To evaluate the effectiveness of the proposed tri-level distribution robust optimization model and the SC-C&CG algorithm, a case study is conducted on the modified IEEE 24-bus [30] test systems, which are mainly based on the topology of the distributed distribution network of these two systems operating as a mesh. Due to the broad range of the transmission network, the total simulation time is set to 14 days, with a unit time of 1 day. The maintenance time scenarios are set to [1, 2, 3, 4] days with the corresponding probability distributions of [0.40, 0.30, 0.20, 0.10] depending on the damage intensity. Experience distribution is obtained from historical data and can be adjusted according to different regional conditions. The power network structure used in this study is rigorously tested based on the Matpower software to ensure the authenticity of the results. The model is developed in MATLAB R2021b using the YALMIP toolbox and solved using the commercial solver GUROBI. Computational simulations are performed on a laptop equipped with an Intel Core i7-9750H CPU and 16 GB of RAM.

4.1. Experimental Setting

The power is uniformly set at kW. For the defender, the unit cost of protection of a line is USD 900/km, and the cost of protection of each line is obtained by multiplying its length by the unit cost. The cost of defending the bus is USD 100,000. For the attacker, the destruction priority of the line and bus is set to 1 and 2, respectively. The cost of breaking the line and the bus is USD 10,000 and USD 20,000, respectively. The cost of defending the line and bus is USD 15,000. The cost per unit of time for the load-shedding loss is USD 100/kW. The fuel cost of the MEG is USD 200/day. The defense budget is set to USD 30,000. The attack budget is set to USD 50,000. The destruction priority of the bus and the line is set to 2 and 1, respectively. The system is equipped with two 100 kW MEGs and two MTs. The MEG can only supply power to the buses in which they are located and cannot support the demands of the entire system through grid integration. Each bus has enough fuel to keep the MEG running until the system is repaired.
The modified 24-bus system consists of 11 generation buses, 17 load buses, and 34 lines. The system voltage is set to 10 kV to match the MEG dispatch, and the topology is shown in Figure 1. The top 25% of candidate nodes and line sets after screening by load centrality are marked in red.

4.2. Computational Results

The results calculated in the IEEE 24-bus system are shown in Figure 1, where the protection scheme includes line 11–13 and buses 14 and 18. The MEG is pre-deployed at buses 21 and 23, and the MT is pre-deployed at buses 7 and 15.
The model yielded results after only three iterations within 1462 s, and the convergence of the upper and lower bounds of the model is shown in Figure 2. The number of iterations using the Benders decomposition method is much greater than that of the proposed method, and the time required is 3274 s. The worst probability distribution in the constructed distribution ambiguity set is obtained as [0.4067, 0.3022, 0.1978, 0.0933].
Figure 3 and Figure 4 show the status of the system during the two-day repair period. As shown in the figures, the system immediately began power adjustments and dispatched repair teams after the damage occurred. At time point 1, both MEGs began generating power, and MEG 2 stopped its emergency power supply on the third day, while MEG 1 continued to operate until the sixth day, at which point the entire system returned to normal. This is because MT takes one day to schedule damaged nodes and two days to repair them.

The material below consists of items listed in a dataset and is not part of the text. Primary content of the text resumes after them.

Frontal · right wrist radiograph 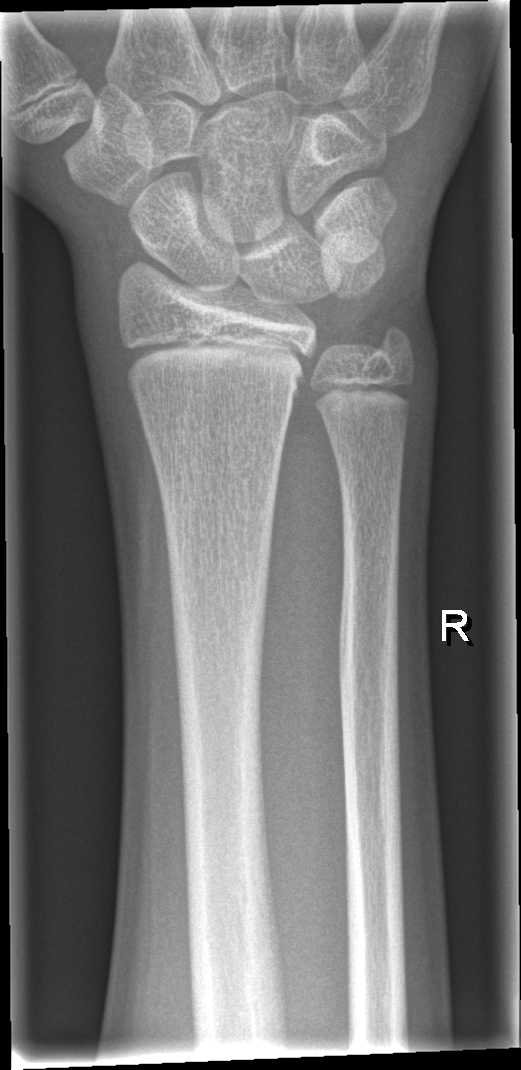

No fracture annotation.
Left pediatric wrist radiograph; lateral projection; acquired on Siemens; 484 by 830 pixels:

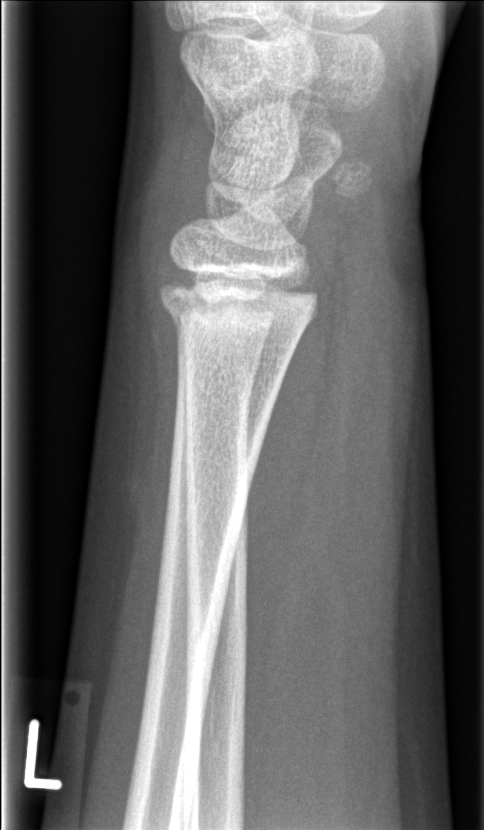

(bounding boxes in image-pixel xyxy)
Fx = (left=154, top=265, right=322, bottom=343)
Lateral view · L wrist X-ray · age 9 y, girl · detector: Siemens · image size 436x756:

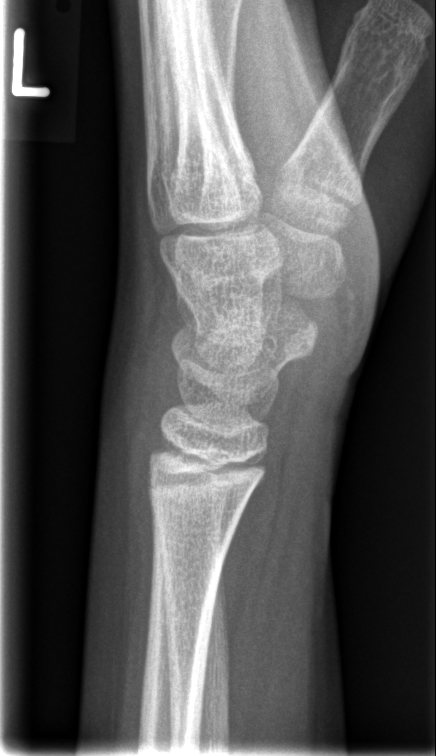

No fracture labeled.

4.3. Comparison of Uncertainty Modeling Methods

This section evaluates the utility of various methods for addressing repair time uncertainty. The main uncertainty modeling methods are SP, RO, and DRO. Given the repair time scenarios [1, 2, 3, 4] and the empirical distributions [0.4, 0.3, 0.2, 0.1], experimental comparisons are made in the case of the same defense and attack budget, and the results under the different methods are shown in Figure 5.
This figure clearly shows that RO yields the largest load-shedding loss because it considers all possible scenarios, resulting in an overly conservative solution. SP has the smallest load-shedding loss because the method solves only for a specific distribution. The value of DRO then shows a balanced solution that avoids being overly conservative and also avoids being overly dependent on the exact distribution of the information. This is because the DRO method makes full use of historical data to build the ambiguity set of distributions based on the empirical distribution, thus covering a wider range of distributions. This extension enhances the robustness of the solution. The robustness can also change as the radius of the Wasserstein sphere changes, which demonstrates the flexibility of the DRO method.

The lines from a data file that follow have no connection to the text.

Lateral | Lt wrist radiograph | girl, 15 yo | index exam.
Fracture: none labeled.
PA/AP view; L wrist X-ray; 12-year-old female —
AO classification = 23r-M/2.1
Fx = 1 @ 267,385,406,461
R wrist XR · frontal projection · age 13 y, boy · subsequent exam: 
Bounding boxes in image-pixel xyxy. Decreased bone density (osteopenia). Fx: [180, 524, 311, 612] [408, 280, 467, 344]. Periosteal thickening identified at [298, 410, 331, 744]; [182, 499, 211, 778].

4.4. Comparison of the Number of Different Scheduling Resources

This section explores the impact of changes in the number of recovery resources on the system recovery process under different attack and defense budgets. Recovery resources are mainly the MEGs and MTs working in the recovery process. The purpose of this analysis is to investigate the effect of different numbers of recovery resources on the system recovery speed to ensure the consistency of the results. The budgets of defense and attack are set as [(150,000, 250,000), (250,000, 500,000)], and the combinations of MEGs and MTs are set as [(1,1), (2,2), (3,3)]. Multiple experiments are conducted based on the setup scenario, as shown in Figure 6.
This figure shows the recovery speed of the system for different scenarios. In the initial phase, the system suffers damage, and the load satisfaction rate decreases. Then, the defender starts dispatching MEGs and MTs until the whole system fully recovers. Obviously, using multiple MEGs and MTs can speed up the recovery process because multiple MTs can run in parallel, thus allowing the system to return to normal operation faster. From this figure, it can be seen that the greater the number of MEGs, the less the system performance degrades after damage. The higher the number of recovery resources, the faster the system returns to normal operation.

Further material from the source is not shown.